The Federal Highway Administration and American Association of State Highway and Transportation Officials conducted a joint review of Trinity Industry Inc.'s ET Plus guardrail end cap from late last fall through this spring.
'From the federal perspective, it's good to go,” said Steve Gent, Iowa Department of Transportation director of traffic and safety. 'We see it as a done issue since the ruling came out.”
The ET Plus is one of several guardrail end treatment products used in Iowa. It's a steel plate that slides on to the end of a guardrail, often found near a bridge approach, including along interstates 380 in Cedar Rapids and Interstate 80 in Iowa City.
A federal whistleblower lawsuit filed in Texas claimed the ET Plus design was secretly altered, causing a defect where guardrails speared vehicles rather than working as intended to shove them away in the event of a head-on crash.
The federal results released last month showed the product passed a battery of tests conducted in two rounds earlier this year. In total, Eight The tests measured a variety of criteria, such as occupancy risk, structural adequacy and vehicle trajectory.
The review means the ET Plus remains eligible for federal reimbursement, Gent said. Most states had banned, suspended or removed the product, but Iowa had not.

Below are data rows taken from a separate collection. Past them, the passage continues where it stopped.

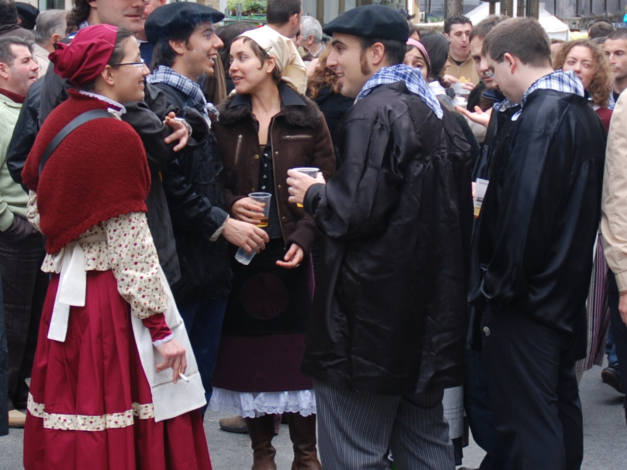 San Tomas jaia, Donostia, 2007
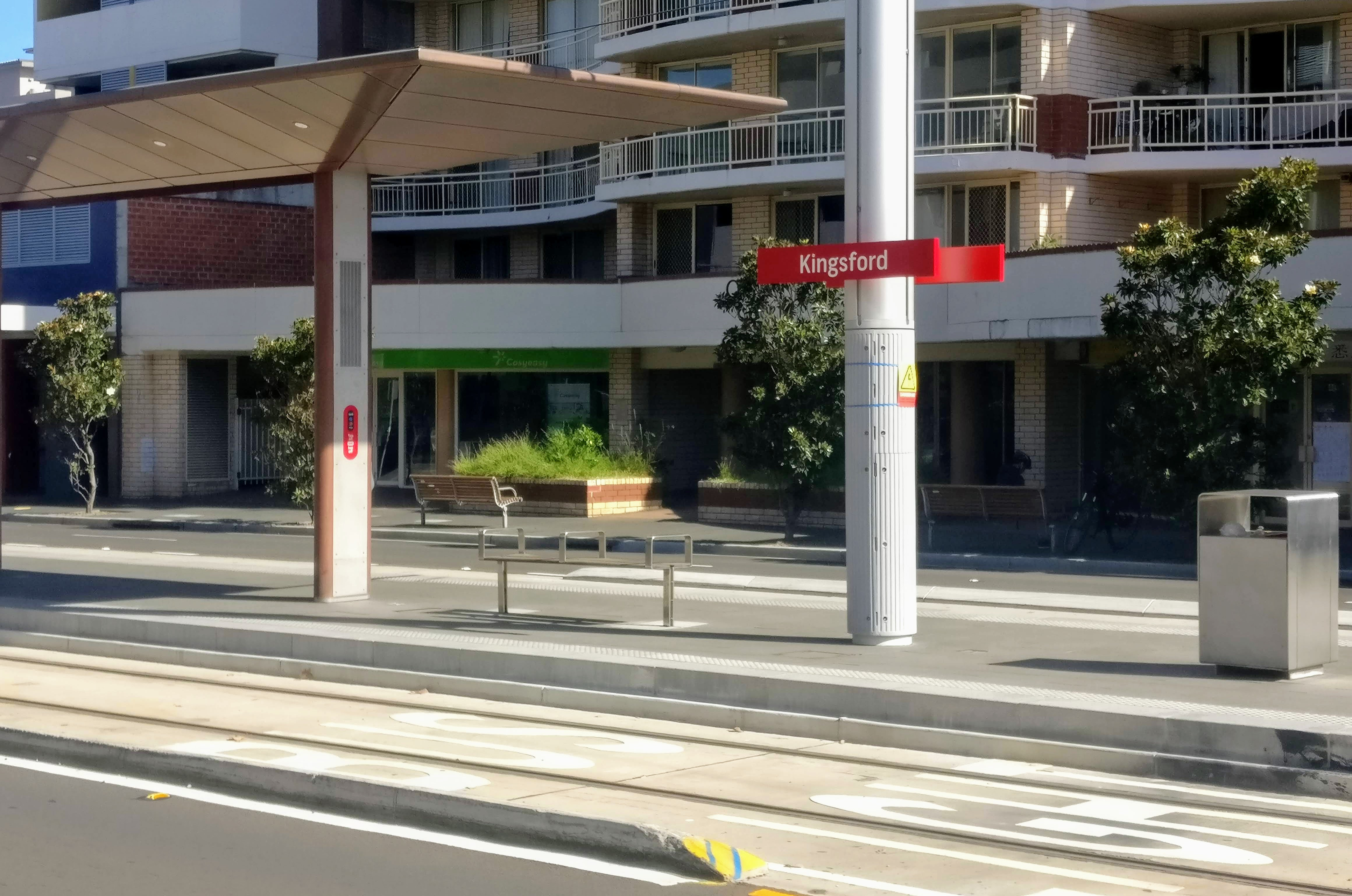 Kingsford的轻轨站
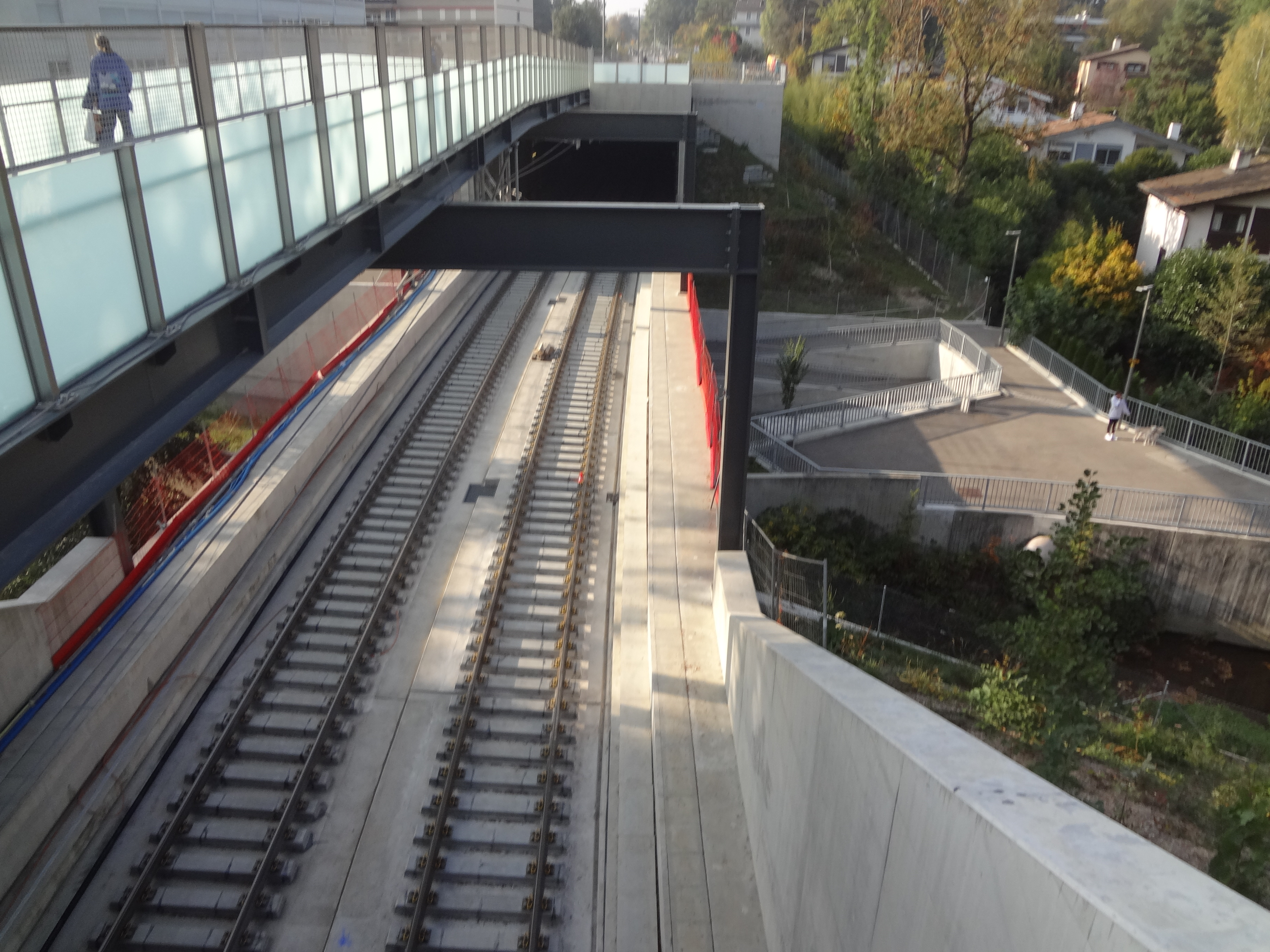 La voie verte de Chêne-Bourg aux Eaux-Vives. Pont de la voie-verte et du chemin de fer sur la Seymaz.

Last fall, Gent said Iowa was monitoring the situation until federal testing was complete. He acknowledged the federal review could force the removal and replacement of about 1,200 ET Plus products statewide, which could have cost $2.4 million to replace.
'If something was substandard we'd have to get out there and get it fixed,” Gent said Thursday. 'That's not good to for us. It's not good for taxpayers. It's not good for anyone.”

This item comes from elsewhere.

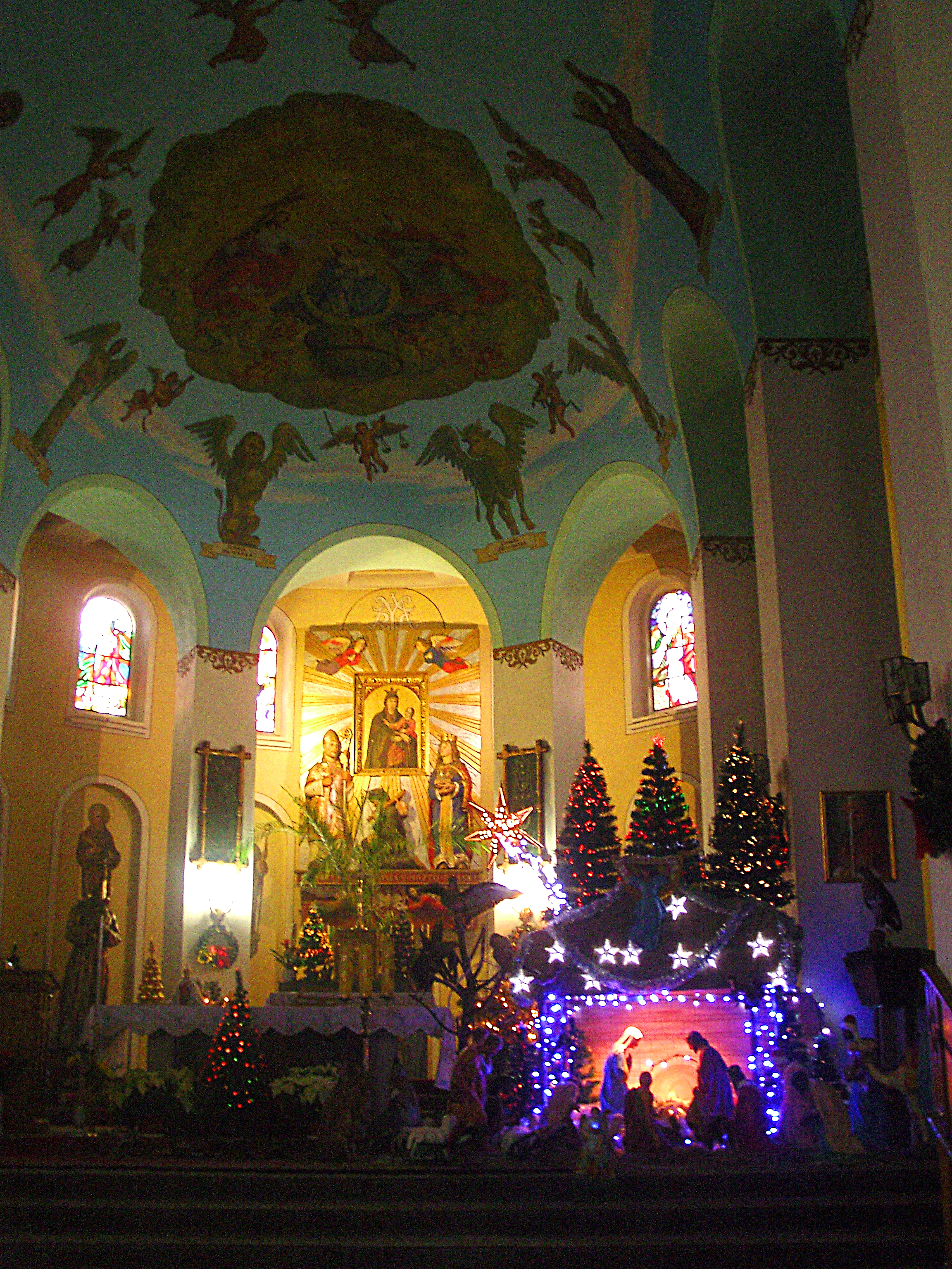 Szopka bożonarodzeniowa w kościele parafialnym Imienia Maryi w Bączalu Dolnym, województwo podkarpackie

Gent said the product remains eligible for use by contractors in Iowa. Jeff Eller, a spokesman for Dallas-based Trinity, said the company discontinued shipping ET Plus in October but will make a decision soon whether to resume.
Despite the federal review, ET Plus continues to face new lawsuits. An Arizona family Thursday sued Trinity, claiming the product is to blame in a man's death last year, according to ABC15 in Arizona. The Chicago Tribune reports eight deaths have been tied to ET Plus through lawsuits.
The Texas A&M Transportation Institute invented the product in 2000 and licensed it through Trinity, according to the Federal Highway Administration.
'We're pleased - and not at all surprised - that the ET Plus performed so well in these tests,” Dean Alberson, the institute's assistant agency director and a research engineer, said in a news release. 'This independent testing - the most rigorous ever applied to any guardrail end-terminal system -... plus 15 years of roadside experience vindicate our confidence in the ET Plus.”
Adam Wesley/The Gazette An ET Plus end terminal is shown last fall by the Dubuque Street overpass over Interstate 80 in Iowa City. This end piece of the guardrail had been banned over safety concerns in other states, but not in Iowa. Iowa will continue using the ET Plus after the product passed a recent battery of federal safety tests.